C’è il dolore ma c’è anche la speranza. Perché “la preghiera è la forza mite e santa da opporre alla forza diabolica dell’odio, del terrorismo e della guerra”. Lo ha detto Papa Francesco, al termine dell’Angelus, invitando i fedeli a unirsi alla Chiesa in Terra Santa a una giornata da dedicare “alla preghiera e al digiuno”, fissata a martedì 17 ottobre. Accanto agli appelli, c’è bisogno di altro. Della forza motrice che alimenta il dialogo, il confronto, anche la ragione. Francesco rinnova il suo appello alla liberazione degli ostaggi e all’impegno, da parte delle forze in campo in Medio Oriente (e anche nel Nagorno-Karabakh), affinché “i bambini, i malati, gli anziani, le donne e tutti i civili non siano vittime del conflitto”. Ma anche per garantire “il diritto umanitario, soprattutto a Gaza, dov’è urgente e necessario garantire corridoi umanitari e soccorrere tutta la popolazione”. Poi occorre la preghiera, l’invocazione del bene accanto alla richiesta di far tacere la violenza: “Non si versi altro sangue innocente, né in Terra Santa, né in Ucraina o in qualsiasi altro luogo”, perché “le guerre sono sempre una sconfitta, sempre”.

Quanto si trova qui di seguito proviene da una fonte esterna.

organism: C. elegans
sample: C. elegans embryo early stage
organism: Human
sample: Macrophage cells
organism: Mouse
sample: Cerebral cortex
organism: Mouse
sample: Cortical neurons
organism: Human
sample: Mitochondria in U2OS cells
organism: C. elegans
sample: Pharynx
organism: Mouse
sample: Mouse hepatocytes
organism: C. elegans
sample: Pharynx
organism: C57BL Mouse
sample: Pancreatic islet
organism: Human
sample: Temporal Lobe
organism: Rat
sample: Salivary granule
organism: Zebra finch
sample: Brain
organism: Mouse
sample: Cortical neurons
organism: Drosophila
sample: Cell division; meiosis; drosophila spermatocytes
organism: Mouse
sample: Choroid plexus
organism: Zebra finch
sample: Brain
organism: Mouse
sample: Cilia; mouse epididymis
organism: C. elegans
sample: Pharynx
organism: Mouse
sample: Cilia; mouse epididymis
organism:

Un uomo potente, che è anche un padre generoso, “invita a condividere la sua gioia” per il banchetto di nozze del figlio. È l’immagine che offre la lettura del Vangelo, rivelando una persona buona di cuore e che, soprattutto, non costringe nessuno a unirsi a lui. Senza però dimenticare di invitare tutti, “offrendo gratuitamente un’occasione di incontro, di festa”. Esattamente ciò che prepara Dio per noi: “Un banchetto, per essere in comunione con Lui e tra di noi”. Qualcosa che richiede tempo, un “sì” da dire in libertà. Esattamente “il tipo di relazione che il Padre ci offre: ci chiama a stare con Lui, lasciandoci la possibilità di accettare o non accettare. Non ci propone un rapporto di sudditanza, ma di paternità e di figliolanza, che necessariamente è condizionato dal nostro libero assenso”.

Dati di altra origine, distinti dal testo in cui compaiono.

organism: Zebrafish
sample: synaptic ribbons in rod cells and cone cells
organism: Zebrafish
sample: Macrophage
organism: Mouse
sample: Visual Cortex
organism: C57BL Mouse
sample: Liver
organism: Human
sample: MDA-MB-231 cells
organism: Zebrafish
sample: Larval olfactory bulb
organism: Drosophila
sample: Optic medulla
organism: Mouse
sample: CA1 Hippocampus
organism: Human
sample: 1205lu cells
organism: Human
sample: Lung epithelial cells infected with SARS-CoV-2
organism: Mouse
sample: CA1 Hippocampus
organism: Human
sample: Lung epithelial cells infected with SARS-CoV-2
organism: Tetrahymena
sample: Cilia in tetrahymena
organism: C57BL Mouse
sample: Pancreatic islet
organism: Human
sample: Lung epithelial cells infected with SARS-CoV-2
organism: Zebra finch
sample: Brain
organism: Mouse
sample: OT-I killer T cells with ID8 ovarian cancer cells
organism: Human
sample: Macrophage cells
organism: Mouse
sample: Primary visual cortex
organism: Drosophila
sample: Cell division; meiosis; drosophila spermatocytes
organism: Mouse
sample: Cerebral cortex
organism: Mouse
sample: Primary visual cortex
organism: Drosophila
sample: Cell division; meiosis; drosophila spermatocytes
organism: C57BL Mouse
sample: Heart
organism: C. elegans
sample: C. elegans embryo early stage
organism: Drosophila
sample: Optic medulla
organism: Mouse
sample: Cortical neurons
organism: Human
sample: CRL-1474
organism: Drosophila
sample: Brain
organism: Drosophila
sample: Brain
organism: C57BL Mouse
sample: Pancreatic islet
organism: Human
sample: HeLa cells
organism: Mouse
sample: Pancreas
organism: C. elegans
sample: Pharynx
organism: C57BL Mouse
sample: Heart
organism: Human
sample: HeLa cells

L’uomo ottiene dei rifiuti iniziali. Ossia, la metafora del “no” a Dio. Eppure quel padre non si arrende, “allarga l’invito, finché trova chi lo accetta, tra i poveri. Fra loro, che sanno di non avere molto altro, tanti vengono, fino a riempire la sala”. Molte volte, ha spiegato Papa Francesco, “non ci curiamo dell’invito di Dio perché intenti a pensare alle nostre cose! Spesso si lotta per avere il proprio tempo libero, ma oggi Gesù ci invita a trovare il tempo che libera: quello da dedicare a Dio, che ci alleggerisce e risana il cuore, che accresce in noi la pace, la fiducia e la gioia, che ci salva dal male, dalla solitudine e dalla perdita di senso”. Un invito al quale vale la pena rispondere, “nella Messa, nell’ascolto della Parola, nella preghiera e anche nella carità, perché aiutando chi è debole o povero, facendo compagnia a chi è solo, ascoltando chi chiede attenzione, consolando chi soffre, si sta con il Signore, che è presente in chi si trova nel bisogno”.